Dave Stachowiak started Coaching for Leaders in 2011 as a portfolio piece for an academic career that never happened. Constraints — only an hour or two per week — forced a discipline of consistency over scale that turned out to be the show's engine.

Ten years of evidence convinced him to go all-in rather than take a stable university role. The shift from hobby to business was gradual enough that the actual departure from Dale Carnegie was a non-event.

Consistent, constrained effort compounds further than a single large leap.

Why the show started

  • Goal was a portfolio differentiator for an academic job application, not a business.
  • Podcasting was barely known — "what's a podcast?" was the most common response.
  • Couldn't find a leadership show with good audio quality, good guests, and weekly consistency — so built one.
  • Carnegie career made owning a franchise the natural next step; it didn't appeal, so another path was needed.

How constraints became an advantage

  • An hour or two per week was the only available time — this forced ruthless focus on three things: audio quality, guests, consistency.
  • Small consistent effort, not big leaps, turned out to match how Dave works best.
  • Growth visible through audience response over four to five years became the evidence base for the decision to go all-in.
  • Episode 207 (Mark Barden, A Beautiful Constraint) later gave him language for what he had lived.

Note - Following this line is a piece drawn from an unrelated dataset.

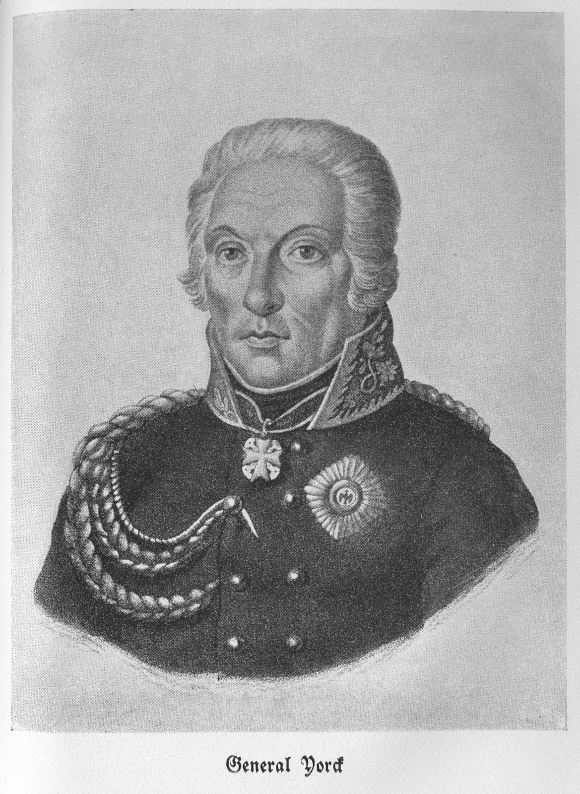 Stich des Generals Yorck um 1812

The decision to commit fully

  • At year five or six, a local university role appeared that felt attainable — and he chose not to apply.
  • Reason: the potential of Coaching for Leaders for joy and impact already exceeded what the academic path offered.
  • Show hours had grown from two per week to fifteen; without a business decision, resentment would follow.
  • Transition from Carnegie was project-based, so he simply took on fewer projects as the academy grew.
  • The official 2019 departure was so gradual it was nearly invisible — he missed sending a farewell email entirely.

Guest preparation process

  • Driving principle: every listener's 40 minutes must produce something immediately actionable, regardless of topic.
  • Reads a substantial portion of any book — not every page, but deep on selected sections rather than a broad skim.
  • Finds prior podcast appearances, YouTube content, Amazon reviews, and conversations with other podcasters.
  • Average preparation time: four to five hours per episode.
  • Highlights on first pass, then sits down one or two days before to decide the focus.
  • Deliberately narrows to three to five pages or one chapter — the intersection of a guest's work and what academy members are currently struggling with.
  • Depth on one or two specific, actionable things beats an abridged tour of an entire body of work.

Shifting from reflector to light source

  • For ten years, Dave saw his role as reflecting experts' light out to everyday leaders — deliberately not making the show about himself.
  • An academy survey surfaced a clear theme: members want to hear more directly from Dave, given his decade at the intersection of research, practice, and community.
  • The shift is uncomfortable because the show has always been audience-first, not host-first.
  • Working through that discomfort is justified because sharing his own perspective will serve the audience better, not worse.

Relationships as an unexpected return

  • The show was never designed to build a personal network, yet deep friendships emerged as a primary benefit.
  • Daily accountability check-ins with Scott Barlow (two-plus years of morning calls) have been as valuable as any business strategy.
  • Bonnie's behind-the-scenes support — asking hard questions, trusting the unconventional path — is credited as essential to the show's survival through uncertain transitions.
  • Thousands of listeners sharing episodes with peers, reports, and even boards represent a trust the host takes as seriously as the original production.